税以外では、任意保険、車検、タイヤ、燃料のすべてで軽の方が安く収まる傾向があります。一方、長距離の通勤がある、雪道を走る、大人数を乗せるといった条件では、登録車の方が安全性と快適性で有利です。費用だけで決めず、走る条件で選んでください。
寒冷地で上乗せされる費目
| 費目 | 内容 |
|---|---|
| 冬用タイヤ | 購入費を3〜4年で割る。4本分 |
| タイヤの保管 | 置き場がなければ保管サービスの費用 |
| 交換作業 | 年2回。自分でやらなければ工賃 |
| 洗車 | 融雪剤による腐食対策。下回りの洗浄 |
| 暖機の燃料 | 冬季は燃費が落ちる |
| バッテリー | 寒冷地では消耗が早く交換周期が短い |
| カーポート | あると朝の除雪の手間が大きく減る |
走行距離が増える分を見込む
地方では、同じ生活をしていても走行距離が伸びます。買い物、通院、送迎、通勤のすべてで距離が長くなるためです。
| 用途 | 距離が伸びる理由 |
|---|---|
| 買い物 | 最寄りのスーパーまでの往復が数キロになる |
| 通院 | 専門科がある病院まで距離がある |
| 送迎 | 学校や習い事が徒歩圏にない |
| 帰省・遠出 | 高速道路の入口まで距離がある |
走行距離が増えると、燃料費だけでなくタイヤとオイルの交換周期も短くなり、車検時の整備費も上がります。移住前の走行距離をそのまま当てはめず、候補地の生活動線から月間の距離を見積もってください。
試算の手順
費目ごとに金額を埋めたら、年額に揃えて合計します。車検のように2年ごとのものは2で割り、タイヤのように数年持つものは使用年数で割ります。
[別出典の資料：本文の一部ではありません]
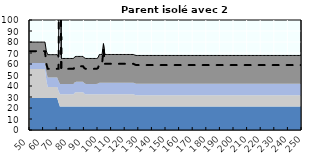
| Category | Coin fiscal marginal (somme des composantes) | Taux d’imposition marginal net |
|---|---|---|
| 50.0 | 79.927 | 71.687 |
| 51.0 | 79.927 | 71.687 |
| 52.0 | 79.927 | 71.687 |
| 53.0 | 79.927 | 71.687 |
| 54.0 | 79.927 | 71.687 |
| 55.0 | 79.927 | 71.687 |
| 56.0 | 79.927 | 71.687 |
| 57.0 | 79.927 | 71.687 |
| 58.0 | 79.927 | 71.687 |
| 59.0 | 79.927 | 71.687 |
| 60.0 | 79.927 | 71.687 |
| 61.0 | 79.927 | 71.687 |
| 62.0 | 71.871 | 60.325 |
| 63.0 | 68.504 | 55.575 |
| 64.0 | 68.504 | 55.575 |
| 65.0 | 68.504 | 55.575 |
| 66.0 | 68.504 | 55.575 |
| 67.0 | 68.504 | 55.575 |
| 68.0 | 68.504 | 55.575 |
| 69.0 | 68.504 | 55.575 |
| 70.0 | 68.504 | 55.575 |
| 71.0 | 66.593 | 55.575 |
| 72.0 | 270.395 | 316.483 |
| 73.0 | 65.033 | 55.575 |
| 74.0 | 65.033 | 55.575 |
| 75.0 | 65.033 | 55.575 |
| 76.0 | 65.033 | 55.575 |
| 77.0 | 65.033 | 55.575 |
| 78.0 | 65.033 | 55.575 |
| 79.0 | 65.033 | 55.575 |
| 80.0 | 65.033 | 55.575 |
| 81.0 | 65.033 | 55.575 |
| 82.0 | 65.033 | 55.575 |
| 83.0 | 66.568 | 57.526 |
| 84.0 | 66.887 | 57.93 |
| 85.0 | 66.887 | 57.93 |
| 86.0 | 66.887 | 57.93 |
| 87.0 | 66.887 | 57.93 |
| 88.0 | 66.887 | 57.93 |
| 89.0 | 66.887 | 57.93 |
| 90.0 | 65.516 | 56.188 |
| 91.0 | 65.033 | 55.575 |
| 92.0 | 65.033 | 55.575 |
| 93.0 | 65.033 | 55.575 |
| 94.0 | 65.033 | 55.575 |
| 95.0 | 65.033 | 55.575 |
| 96.0 | 65.033 | 55.575 |
| 97.0 | 65.033 | 55.575 |
| 98.0 | 65.033 | 55.575 |
| 99.0 | 65.033 | 55.575 |
| 100.0 | 65.679 | 56.396 |
| 101.0 | 68.651 | 60.172 |
| 102.0 | 68.651 | 60.172 |
| 103.0 | 68.651 | 60.172 |
| 104.0 | 78.524 | 72.715 |
| 105.0 | 68.651 | 60.172 |
| 106.0 | 68.651 | 60.172 |
| 107.0 | 68.651 | 60.172 |
| 108.0 | 68.651 | 60.172 |
| 109.0 | 68.651 | 60.172 |
| 110.0 | 68.651 | 60.172 |
| 111.0 | 68.651 | 60.172 |
| 112.0 | 68.651 | 60.172 |
| 113.0 | 68.651 | 60.172 |
| 114.0 | 68.651 | 60.172 |
| 115.0 | 68.651 | 60.172 |
| 116.0 | 68.651 | 60.172 |
| 117.0 | 68.651 | 60.172 |
| 118.0 | 68.651 | 60.172 |
| 119.0 | 68.651 | 60.172 |
| 120.0 | 68.651 | 60.172 |
| 121.0 | 68.651 | 60.172 |
| 122.0 | 68.651 | 60.172 |
| 123.0 | 68.651 | 60.172 |
| 124.0 | 68.651 | 60.172 |
| 125.0 | 68.651 | 60.172 |
| 126.0 | 68.651 | 60.172 |
| 127.0 | 68.159 | 59.547 |
| 128.0 | 67.762 | 59.042 |
| 129.0 | 67.762 | 59.042 |
| 130.0 | 67.762 | 59.042 |
| 131.0 | 67.762 | 59.042 |
| 132.0 | 67.762 | 59.042 |
| 133.0 | 67.762 | 59.042 |
| 134.0 | 67.762 | 59.042 |
| 135.0 | 67.762 | 59.042 |
| 136.0 | 67.762 | 59.042 |
| 137.0 | 67.762 | 59.042 |
| 138.0 | 67.762 | 59.042 |
| 139.0 | 67.762 | 59.042 |
| 140.0 | 67.762 | 59.042 |
| 141.0 | 67.762 | 59.042 |
| 142.0 | 67.762 | 59.042 |
| 143.0 | 67.762 | 59.042 |
| 144.0 | 67.762 | 59.042 |
| 145.0 | 67.762 | 59.042 |
| 146.0 | 67.762 | 59.042 |
| 147.0 | 67.762 | 59.042 |
| 148.0 | 67.762 | 59.042 |
| 149.0 | 67.762 | 59.042 |
| 150.0 | 67.762 | 59.042 |
| 151.0 | 67.762 | 59.042 |
| 152.0 | 67.762 | 59.042 |
| 153.0 | 67.762 | 59.042 |
| 154.0 | 67.762 | 59.042 |
| 155.0 | 67.762 | 59.042 |
| 156.0 | 67.762 | 59.042 |
| 157.0 | 67.762 | 59.042 |
| 158.0 | 67.762 | 59.042 |
| 159.0 | 67.762 | 59.042 |
| 160.0 | 67.762 | 59.042 |
| 161.0 | 67.762 | 59.042 |
| 162.0 | 67.762 | 59.042 |
| 163.0 | 67.762 | 59.042 |
| 164.0 | 67.762 | 59.042 |
| 165.0 | 67.762 | 59.042 |
| 166.0 | 67.762 | 59.042 |
| 167.0 | 67.762 | 59.042 |
| 168.0 | 67.762 | 59.042 |
| 169.0 | 67.762 | 59.042 |
| 170.0 | 67.762 | 59.042 |
| 171.0 | 67.762 | 59.042 |
| 172.0 | 67.762 | 59.042 |
| 173.0 | 67.762 | 59.042 |
| 174.0 | 67.762 | 59.042 |
| 175.0 | 67.762 | 59.042 |
| 176.0 | 67.762 | 59.042 |
| 177.0 | 67.762 | 59.042 |
| 178.0 | 67.762 | 59.042 |
| 179.0 | 67.762 | 59.042 |
| 180.0 | 67.762 | 59.042 |
| 181.0 | 67.762 | 59.042 |
| 182.0 | 67.762 | 59.042 |
| 183.0 | 67.762 | 59.042 |
| 184.0 | 67.762 | 59.042 |
| 185.0 | 67.762 | 59.042 |
| 186.0 | 67.762 | 59.042 |
| 187.0 | 67.762 | 59.042 |
| 188.0 | 67.762 | 59.042 |
| 189.0 | 67.762 | 59.042 |
| 190.0 | 67.762 | 59.042 |
| 191.0 | 67.762 | 59.042 |
| 192.0 | 67.762 | 59.042 |
| 193.0 | 67.762 | 59.042 |
| 194.0 | 67.762 | 59.042 |
| 195.0 | 67.762 | 59.042 |
| 196.0 | 67.762 | 59.042 |
| 197.0 | 67.762 | 59.042 |
| 198.0 | 67.762 | 59.042 |
| 199.0 | 67.762 | 59.042 |
| 200.0 | 67.762 | 59.042 |
| 201.0 | 67.762 | 59.042 |
| 202.0 | 67.762 | 59.042 |
| 203.0 | 67.762 | 59.042 |
| 204.0 | 67.762 | 59.042 |
| 205.0 | 67.762 | 59.042 |
| 206.0 | 67.762 | 59.042 |
| 207.0 | 67.762 | 59.042 |
| 208.0 | 67.762 | 59.042 |
| 209.0 | 67.762 | 59.042 |
| 210.0 | 67.762 | 59.042 |
| 211.0 | 67.762 | 59.042 |
| 212.0 | 67.762 | 59.042 |
| 213.0 | 67.762 | 59.042 |
| 214.0 | 67.762 | 59.042 |
| 215.0 | 67.762 | 59.042 |
| 216.0 | 67.762 | 59.042 |
| 217.0 | 67.762 | 59.042 |
| 218.0 | 67.762 | 59.042 |
| 219.0 | 67.762 | 59.042 |
| 220.0 | 67.762 | 59.042 |
| 221.0 | 67.762 | 59.042 |
| 222.0 | 67.762 | 59.042 |
| 223.0 | 67.762 | 59.042 |
| 224.0 | 67.762 | 59.042 |
| 225.0 | 67.762 | 59.042 |
| 226.0 | 67.762 | 59.042 |
| 227.0 | 67.762 | 59.042 |
| 228.0 | 67.762 | 59.042 |
| 229.0 | 67.762 | 59.042 |
| 230.0 | 67.762 | 59.042 |
| 231.0 | 67.762 | 59.042 |
| 232.0 | 67.762 | 59.042 |
| 233.0 | 67.762 | 59.042 |
| 234.0 | 67.762 | 59.042 |
| 235.0 | 67.762 | 59.042 |
| 236.0 | 67.762 | 59.042 |
| 237.0 | 67.762 | 59.042 |
| 238.0 | 67.762 | 59.042 |
| 239.0 | 67.762 | 59.042 |
| 240.0 | 67.762 | 59.042 |
| 241.0 | 67.762 | 59.042 |
| 242.0 | 67.762 | 59.042 |
| 243.0 | 67.762 | 59.042 |
| 244.0 | 67.762 | 59.042 |
| 245.0 | 67.762 | 59.042 |
| 246.0 | 67.762 | 59.042 |
| 247.0 | 67.762 | 59.042 |
| 248.0 | 67.762 | 59.042 |
| 249.0 | 67.762 | 59.042 |
| 250.0 | 67.762 | 59.042 |

台数分を掛けるのを忘れないでください。2台なら単純に2倍ではなく、任意保険の等級が台数ごとに違う点、駐車スペースが2台分要る点も考慮します。
出た年額を、移住で下がる家賃と並べてください。ここで初めて、その候補地で総支出が下がるかどうかが分かります。
公式情報で確認する場所
更新日: 2026年9月13日。税額は年度と車両区分で変わり、保険料は契約条件で変わります。最終判断は都道府県の税務担当課、市区町村(軽自動車税)、保険会社、整備工場で確認してください。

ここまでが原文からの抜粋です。